Personal defense: I can't imagine becoming the sort of failed human who sleeps in dark alleys in the ghetto and has to worry about watching his back. Stay on the good side of town, hygiene and change clothes daily, and be nice to people. That's your personal defense.
Money: Living in a safe area you could carry around your bankroll for the entire month in your wallet and never give it a second thought.
Saving up money and moving out to the woods: There's exactly the point- that's what I would be leaving society to get away from. I don't want to be bound to my land like a serf. I don't want to spend 30 years breaking my back in hopes of owning property some day, just to have the government tax it so much when I die that my heirs will start all over again as modern-day serfs. Being untraceable is a nice boon, but at least at this point in time, it wouldn't trump my primary motivation for wanting to escape this ridiculous social/economic structure we bind ourselves with.
If I gave up on having a place to call home today, I'd work, I'd own a vehicle, and I woudl keep my money for myself so that I could amass the profits of my work to invest in own future as I saw fit, as opposed to handing it over to the landlord (notice that I use that word in the fuedal sense- they haven't even changed the word. It really is analogous.)
So there's what I had in mind, hopefully in a little better context. I'm not talking about becoming a bum. I'm talking about living a fairly typical modern life on my own terms- and excercising my right to invest my income where I see fit, and not be locked into some sort of mandatory economy.

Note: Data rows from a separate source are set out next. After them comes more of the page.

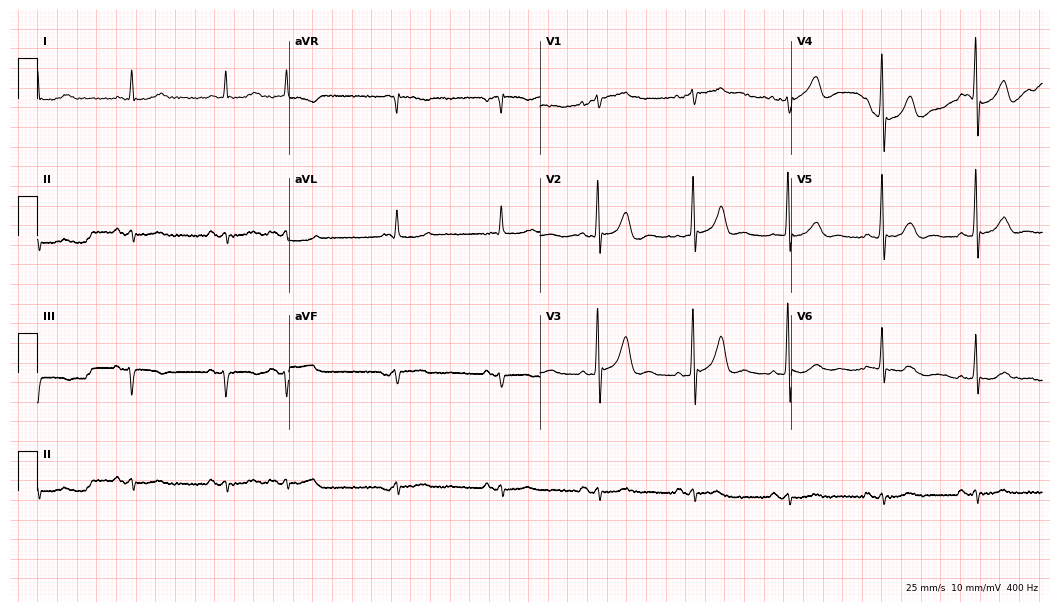
Electrocardiogram (10.2-second recording at 400 Hz), a 74-year-old male. Of the six screened findings (first-degree AV block, right bundle branch block, left bundle branch block, sinus bradycardia, atrial fibrillation, sinus tachycardia), none is recorded. Other findings, if any, are not listed.
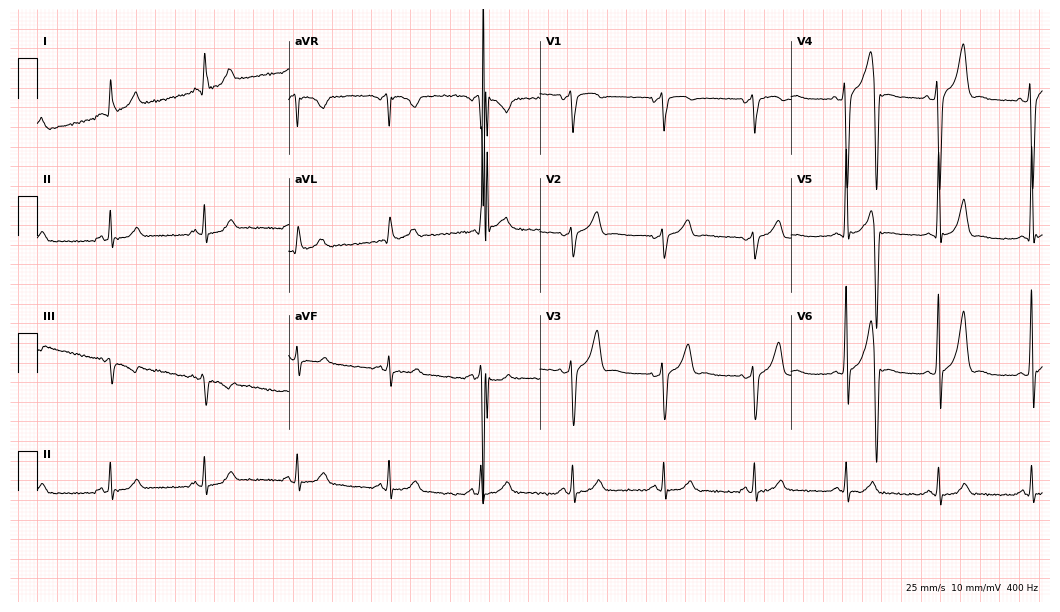
ECG (10.2-second recording at 400 Hz) — a male, 56 years old. Labelled as a normal ECG.
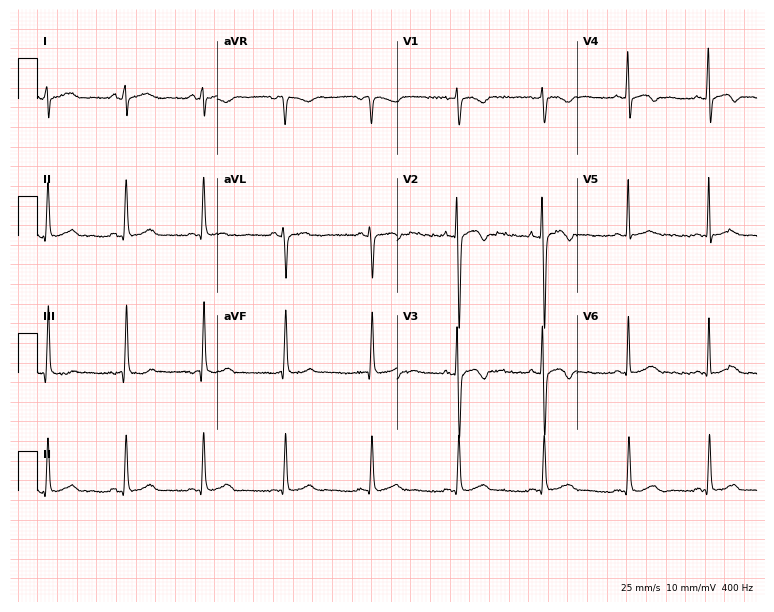
ECG — a female, 22 years old. Screened for six findings — first-degree AV block, right bundle branch block, left bundle branch block, sinus bradycardia, atrial fibrillation, sinus tachycardia — none is recorded.
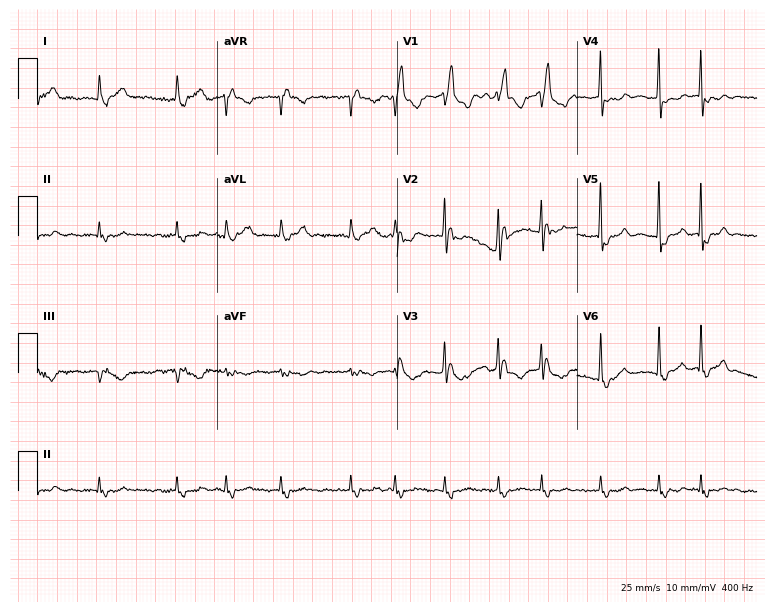
12-lead ECG from a male patient, 82 years old. No first-degree AV block, right bundle branch block, left bundle branch block, sinus bradycardia, atrial fibrillation or sinus tachycardia recorded for this tracing.
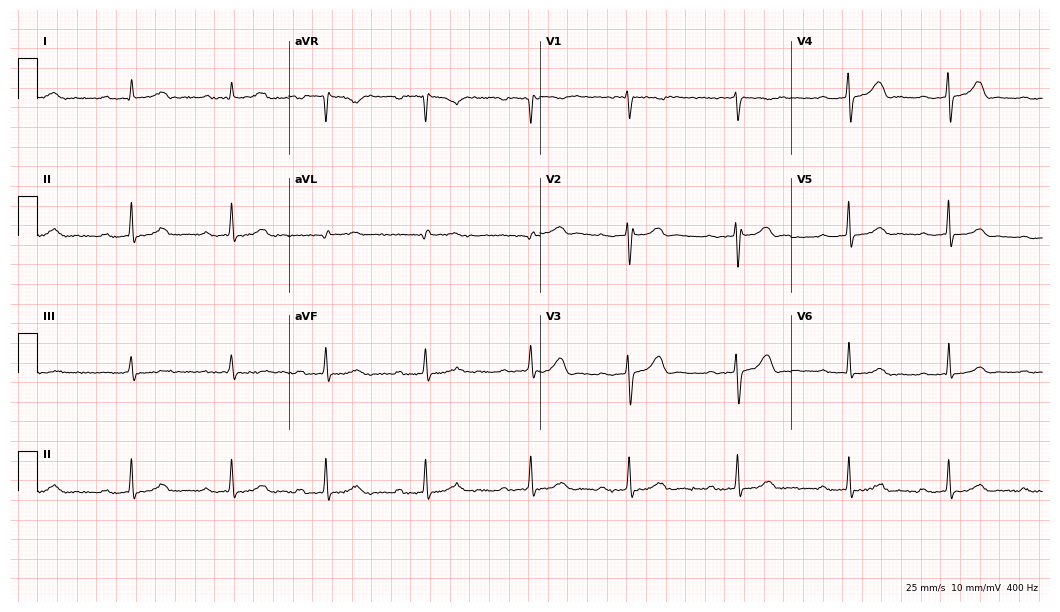
Electrocardiogram, a 27-year-old female. Overall reading on record: normal ECG.
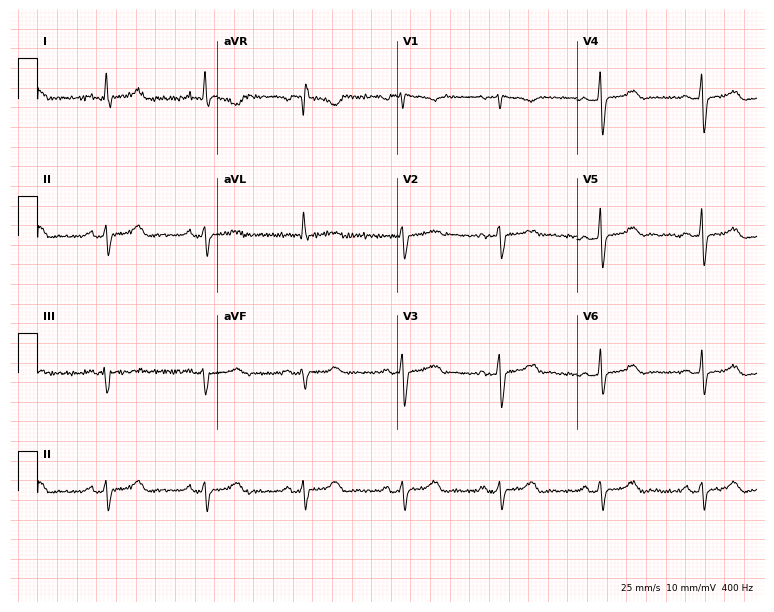
Resting 12-lead electrocardiogram. Patient: a 57-year-old woman. None of these six findings is recorded: first-degree AV block, right bundle branch block, left bundle branch block, sinus bradycardia, atrial fibrillation, sinus tachycardia. Only these six findings were labelled.
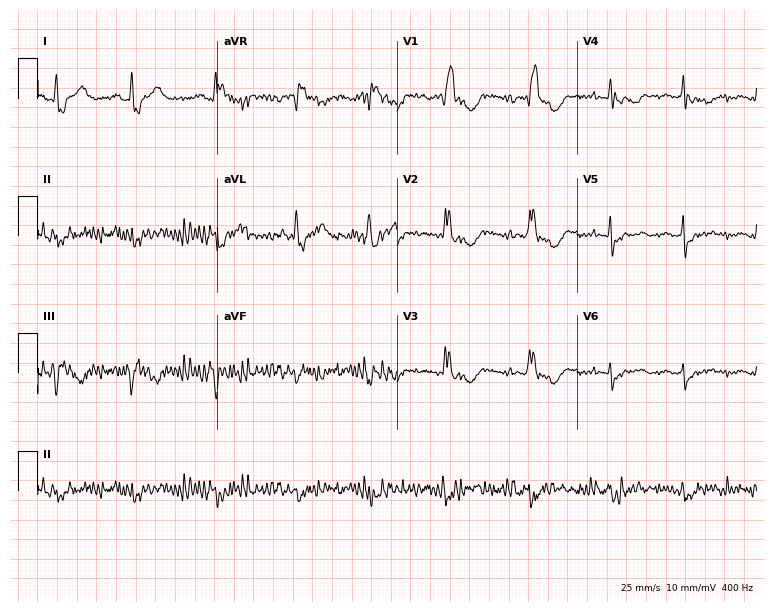
ECG (7.3-second recording at 400 Hz) — a 74-year-old woman. Screened for six findings — first-degree AV block, right bundle branch block (RBBB), left bundle branch block (LBBB), sinus bradycardia, atrial fibrillation (AF), sinus tachycardia — none is recorded. Only these six findings were labelled.
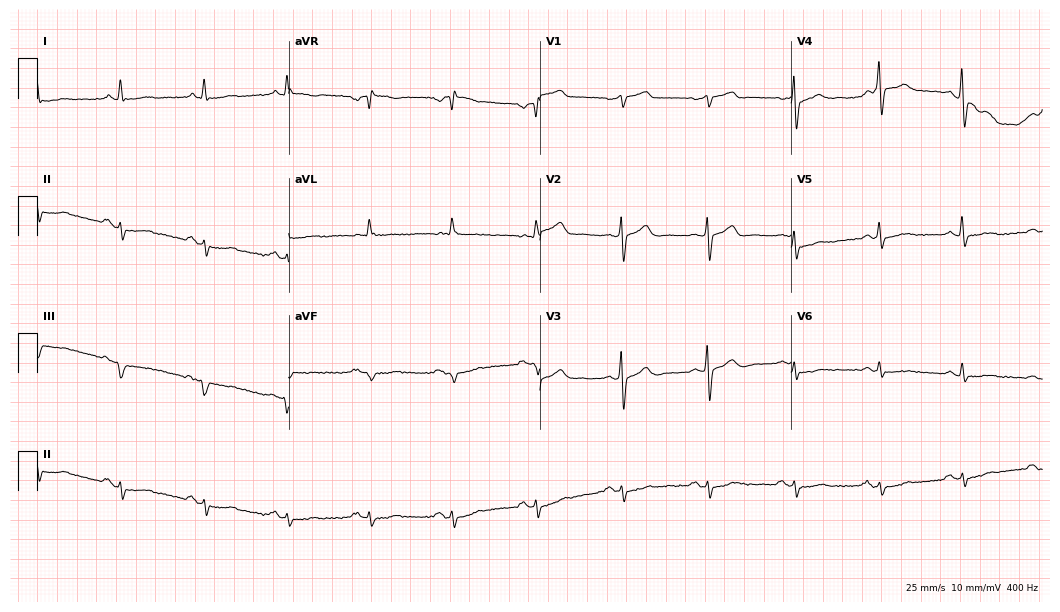
Electrocardiogram, a male patient, 80 years old. Of the six screened findings (first-degree AV block, right bundle branch block, left bundle branch block, sinus bradycardia, atrial fibrillation, sinus tachycardia), none is recorded.
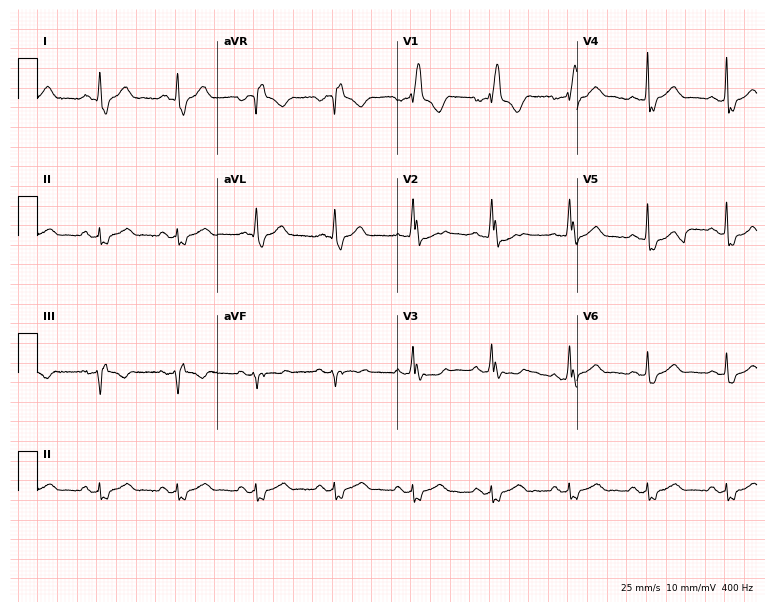
12-lead ECG from a man, 61 years old. Shows right bundle branch block (RBBB).
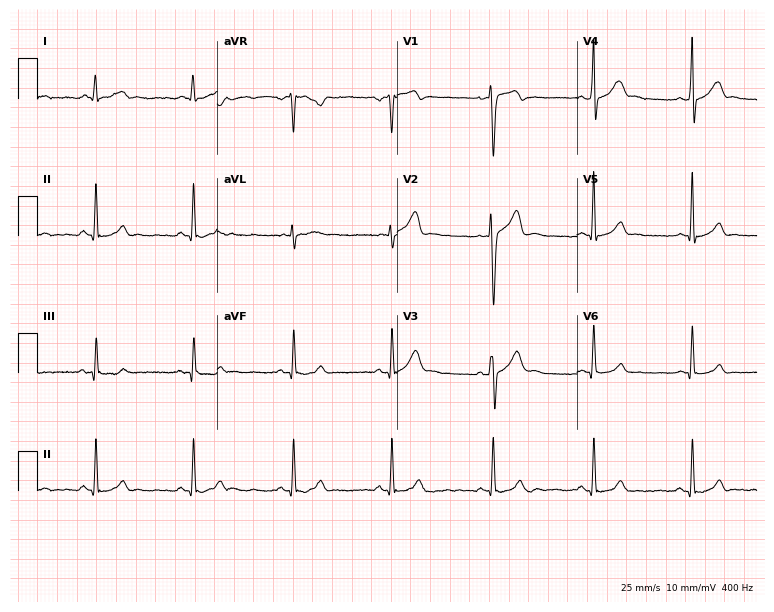
12-lead ECG from a 23-year-old male (7.3-second recording at 400 Hz). Recorded interpretation: within normal limits.
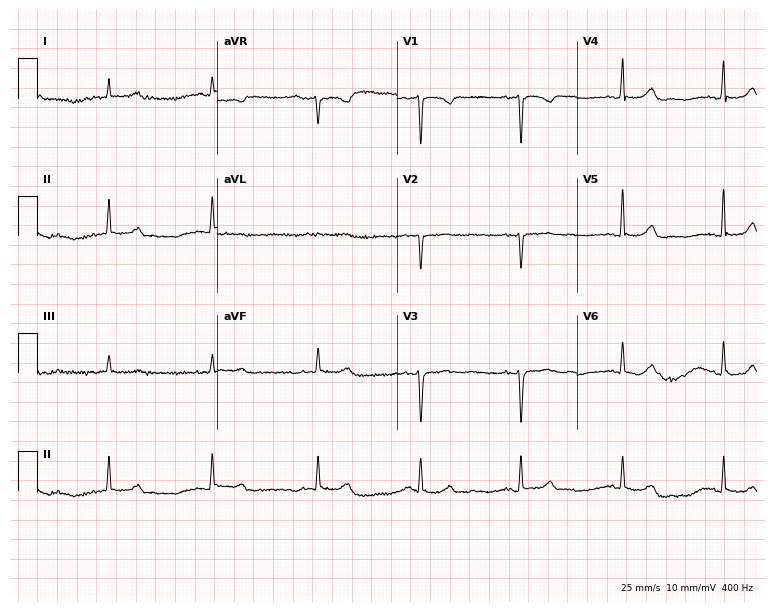
12-lead ECG (7.3-second recording at 400 Hz) from a 48-year-old female. Screened for six findings — first-degree AV block, right bundle branch block, left bundle branch block, sinus bradycardia, atrial fibrillation, sinus tachycardia — none is recorded.
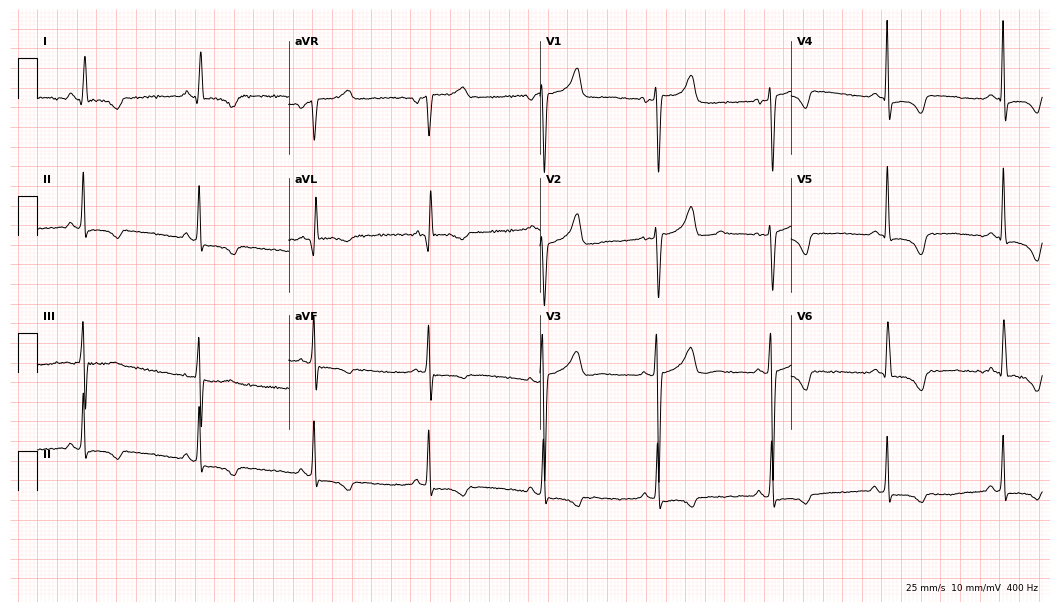
12-lead ECG from a 57-year-old female. Screened for six findings — first-degree AV block, right bundle branch block, left bundle branch block, sinus bradycardia, atrial fibrillation, sinus tachycardia — none is recorded. Findings outside these six are not listed.
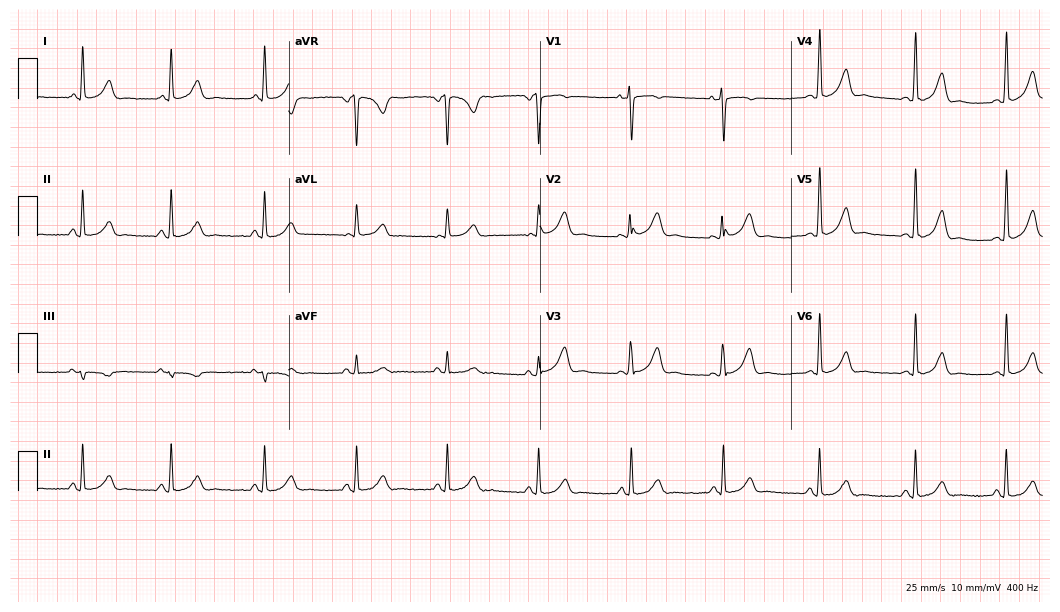
12-lead ECG (10.2-second recording at 400 Hz) from a 37-year-old female. Labelled as a normal ECG.
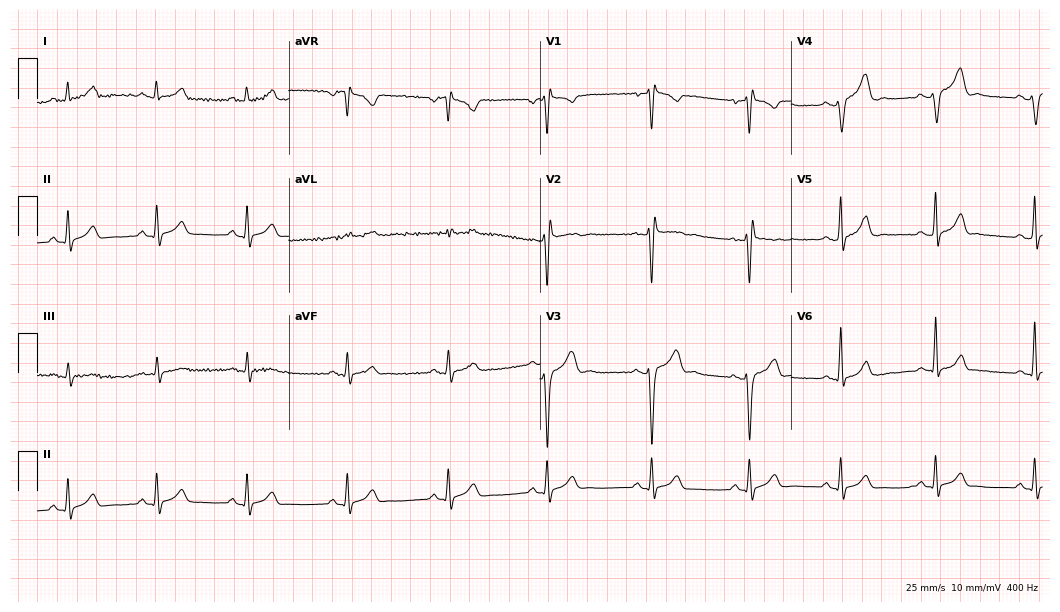
Resting 12-lead electrocardiogram. Patient: a 23-year-old man. None of these six findings is recorded: first-degree AV block, right bundle branch block (RBBB), left bundle branch block (LBBB), sinus bradycardia, atrial fibrillation (AF), sinus tachycardia.

EDIT: I just thought I'd clarify that I don't plan to actually persue this course, at least not at the moment, simply because I have other things to get through before I can worry about sacrificing myself to prove a point about "modern life". Maybe after I've got my education out of the way, decided what I want to spend my life doing, and have had a good run of it, I'll do this with my later years and write a book about it.
For now it's sort of like my escape plan, in the event that I should decide to kill somebody, or should become wanted for some thought crime.
[edit on 21-3-2005 by The Vagabond]
Originally posted by The Vagabond
You could be right, but my experience has always been that people aren't paying attention, and/or don't care. Back when i was young, foolish, and prefered to ditch school, I discovered that you can camp out in a Carls Jr. fast food joint for four hours without the employees even realizing you're still there. I just hung out working on these logic problems for most of the school day, and after about 4 hours the lady is bringing somebody else their meal and says, "wow, you're still here?" and doesn't even hint that i should leave.
I really think that if you don't bug people they just assume they don't have the right to bug you.
EDIT: I just realized, I dont know if i posted this earlier or not. I actually have a friend who knows a guy who somehow blew the money his parents had been sending him- and ended up without an apartment. He basically lived out of the school library for a month, showering in the dorms, mooching food from friends, and basically camping out in the library between classes and until it closed, then apparently finishing the night in his car.
His story was partial inspiration for the idea that you could get around the hygiene problem.